In spite of a slight irregularity, however, one could judge it to contain two six-line sub-stanzas with an extra rhyme added between the fourth and "fifth" lines of the second sub-stanza, the extra line being the third "E" rhyme. But even if we disregard this additional line, the two sub-stanzas still don't show the identical rhyming pattern.

Obviously Eliot intended this irregularity. As in "Prufrock," the rhymes seem randomly placed. Ever since Whitman and his use of free verse, poets saw no absolute need to employ rhyme or meter. Neither Eliot's "Prufrock" nor his "Preludes" are written in free verse per se, but they nevertheless don't follow the specific patterns we associate with verse from the periods before Whitman and modernism.

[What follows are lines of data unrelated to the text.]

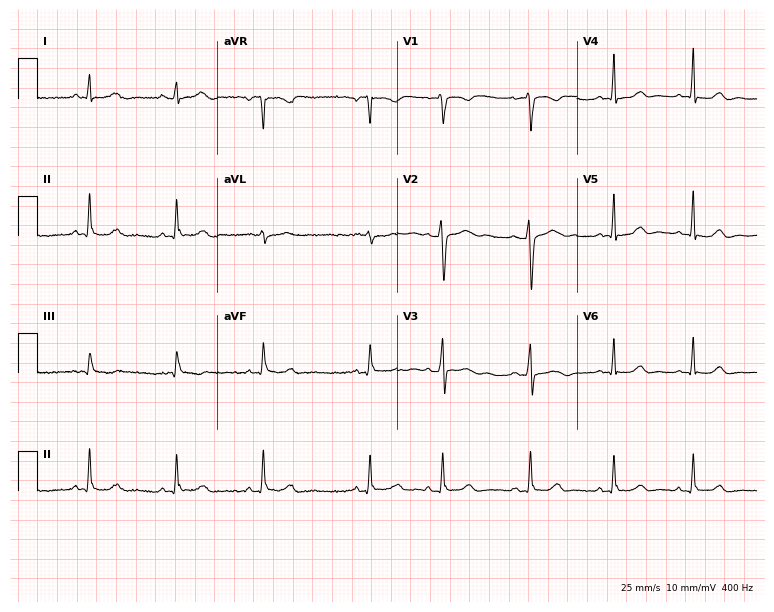
Standard 12-lead ECG recorded from a 28-year-old female (7.3-second recording at 400 Hz). Read as a normal ECG.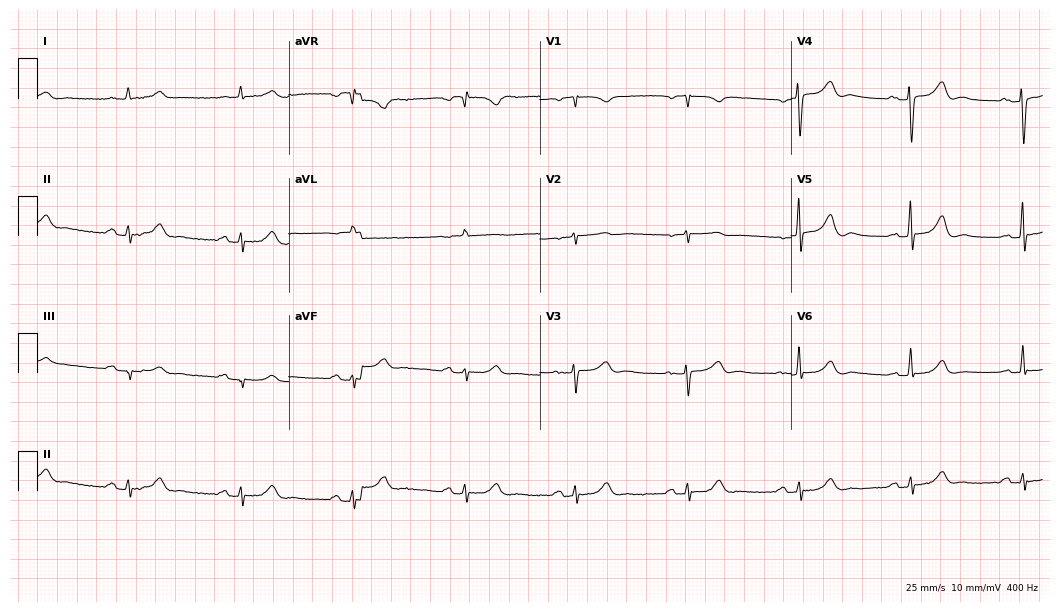
12-lead ECG from a 78-year-old female. Recorded interpretation: within normal limits.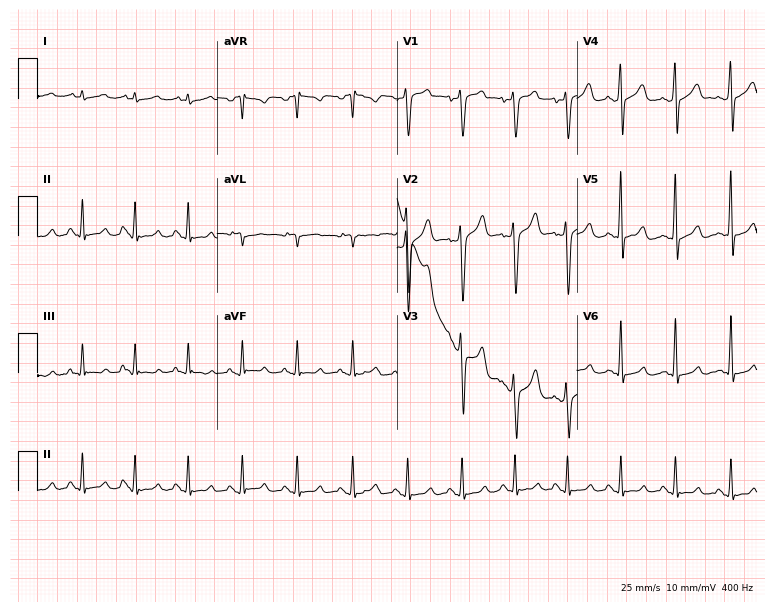
Standard 12-lead ECG recorded from a 38-year-old male patient. None of these six findings is recorded: first-degree AV block, right bundle branch block, left bundle branch block, sinus bradycardia, atrial fibrillation, sinus tachycardia.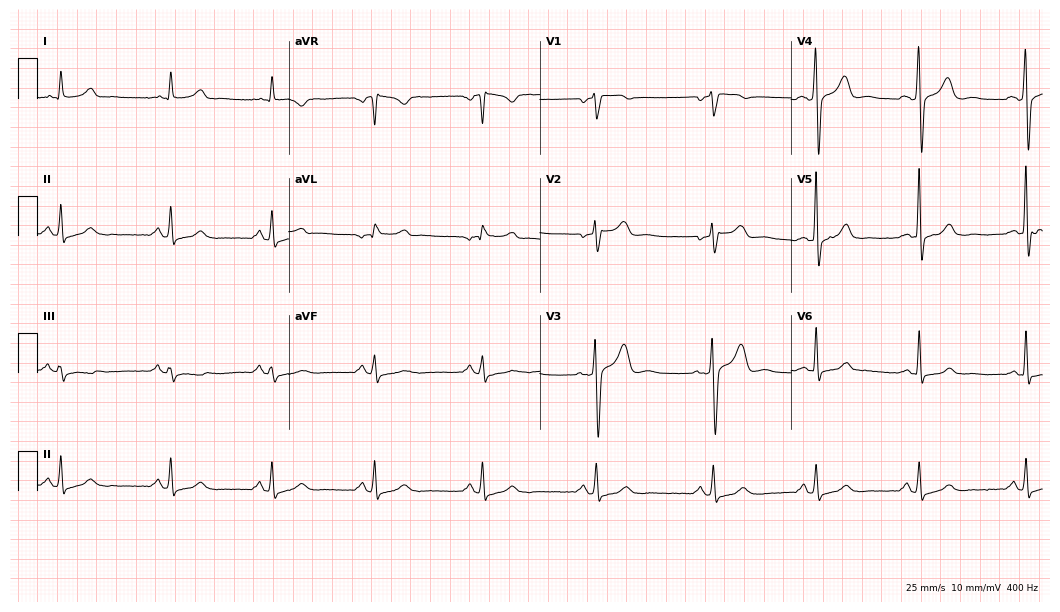
Resting 12-lead electrocardiogram. Patient: a male, 46 years old. Read as a normal ECG.

The irregularity is probably meant to give an off-center feeling in the first stanza. Because the reader is not met with any expected rhyming or metrical scheme, there is a sense of randomness, which corresponds to the deliberate use of "unpoetic" images and sensations: the "smell of steaks in passageways," the "newspapers from vacant lots," the "broken blinds and chimney-pots." Eliot's verse is "poetic" yet ironically so, since he purposely mixes the conventional with the radically startling (in context) but still prosaic symbols of the modern world, such as the "patient etherised upon a table," in "Prufrock."

In "Preludes," a more regular pattern would be incongruous. Immediately the reader is given a "broken" pattern of lines—not merely unexpected and irregular rhymes, but truncated lines: "Six o'clock," "The grimy scraps," and "The showers beat." These truncations appear in every third line but are lacking from the last four lines of the stanza—and the subsequent stanzas show different patterns and groupings. This mixed, inconsistent and fragmented technique corresponds to the fragmented, alien nature of the modern urban world Eliot is describing.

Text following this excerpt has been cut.